Segment Open

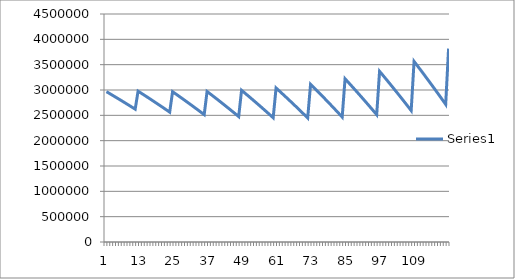
| Category | Series 0 |
|---|---|
| 0 | 2966863 |
| 1 | 2933477.472 |
| 2 | 2899841.554 |
| 3 | 2865953.365 |
| 4 | 2831811.015 |
| 5 | 2797412.598 |
| 6 | 2762756.193 |
| 7 | 2727839.864 |
| 8 | 2692661.663 |
| 9 | 2657219.625 |
| 10 | 2621511.773 |
| 11 | 2977036.111 |
| 12 | 2940790.632 |
| 13 | 2904273.311 |
| 14 | 2867482.111 |
| 15 | 2830414.977 |
| 16 | 2793069.839 |
| 17 | 2755444.613 |
| 18 | 2717537.198 |
| 19 | 2679345.477 |
| 20 | 2640867.318 |
| 21 | 2602100.573 |
| 22 | 2563043.077 |
| 23 | 2966283.4 |
| 24 | 2926637.845 |
| 25 | 2886694.948 |
| 26 | 2846452.48 |
| 27 | 2805908.193 |
| 28 | 2765059.824 |
| 29 | 2723905.092 |
| 30 | 2682441.699 |
| 31 | 2640667.331 |
| 32 | 2598579.656 |
| 33 | 2556176.322 |
| 34 | 2513454.964 |
| 35 | 2970762.039 |
| 36 | 2927397.457 |
| 37 | 2883707.641 |
| 38 | 2839690.151 |
| 39 | 2795342.531 |
| 40 | 2750662.303 |
| 41 | 2705646.973 |
| 42 | 2660294.028 |
| 43 | 2614600.937 |
| 44 | 2568565.147 |
| 45 | 2522184.088 |
| 46 | 2475455.172 |
| 47 | 2994020.156 |
| 48 | 2946587.677 |
| 49 | 2898799.455 |
| 50 | 2850652.821 |
| 51 | 2802145.088 |
| 52 | 2753273.546 |
| 53 | 2704035.468 |
| 54 | 2654428.104 |
| 55 | 2604448.686 |
| 56 | 2554094.421 |
| 57 | 2503362.499 |
| 58 | 2452250.088 |
| 59 | 3040215.291 |
| 60 | 2988333.319 |
| 61 | 2936062.232 |
| 62 | 2883399.112 |
| 63 | 2830341.018 |
| 64 | 2776884.989 |
| 65 | 2723028.04 |
| 66 | 2668767.163 |
| 67 | 2614099.33 |
| 68 | 2559021.488 |
| 69 | 2503530.562 |
| 70 | 2447623.455 |
| 71 | 3114207.655 |
| 72 | 3057458.796 |
| 73 | 3000284.321 |
| 74 | 2942681.037 |
| 75 | 2884645.728 |
| 76 | 2826175.155 |
| 77 | 2767266.052 |
| 78 | 2707915.131 |
| 79 | 2648119.078 |
| 80 | 2587874.554 |
| 81 | 2527178.197 |
| 82 | 2466026.617 |
| 83 | 3221666.847 |
| 84 | 3159594.553 |
| 85 | 3097056.717 |
| 86 | 3034049.848 |
| 87 | 2970570.427 |
| 88 | 2906614.91 |
| 89 | 2842179.728 |
| 90 | 2777261.281 |
| 91 | 2711855.945 |
| 92 | 2645960.07 |
| 93 | 2579569.976 |
| 94 | 2512681.956 |
| 95 | 3369193.905 |
| 96 | 3301298.803 |
| 97 | 3232894.487 |
| 98 | 3163977.138 |
| 99 | 3094542.91 |
| 100 | 3024587.925 |
| 101 | 2954108.277 |
| 102 | 2883100.032 |
| 103 | 2811559.225 |
| 104 | 2739481.862 |
| 105 | 2666863.919 |
| 106 | 2593701.342 |
| 107 | 3564460.837 |
| 108 | 3490196.705 |
| 109 | 3415375.593 |
| 110 | 3339993.322 |
| 111 | 3264045.684 |
| 112 | 3187528.438 |
| 113 | 3110437.314 |
| 114 | 3032768.006 |
| 115 | 2954516.178 |
| 116 | 2875677.461 |
| 117 | 2796247.454 |
| 118 | 2716221.722 |
| 119 | 3816370.028 |

Segment Closed

(Your assignment): All lines above from the one with "69 | 2503530.562 |" to the one with "85 | 3097056.717 |", inclusive, should be copied exactly, and no other lines.

(Solution to the exercise):
| 69 | 2503530.562 |
| 70 | 2447623.455 |
| 71 | 3114207.655 |
| 72 | 3057458.796 |
| 73 | 3000284.321 |
| 74 | 2942681.037 |
| 75 | 2884645.728 |
| 76 | 2826175.155 |
| 77 | 2767266.052 |
| 78 | 2707915.131 |
| 79 | 2648119.078 |
| 80 | 2587874.554 |
| 81 | 2527178.197 |
| 82 | 2466026.617 |
| 83 | 3221666.847 |
| 84 | 3159594.553 |
| 85 | 3097056.717 |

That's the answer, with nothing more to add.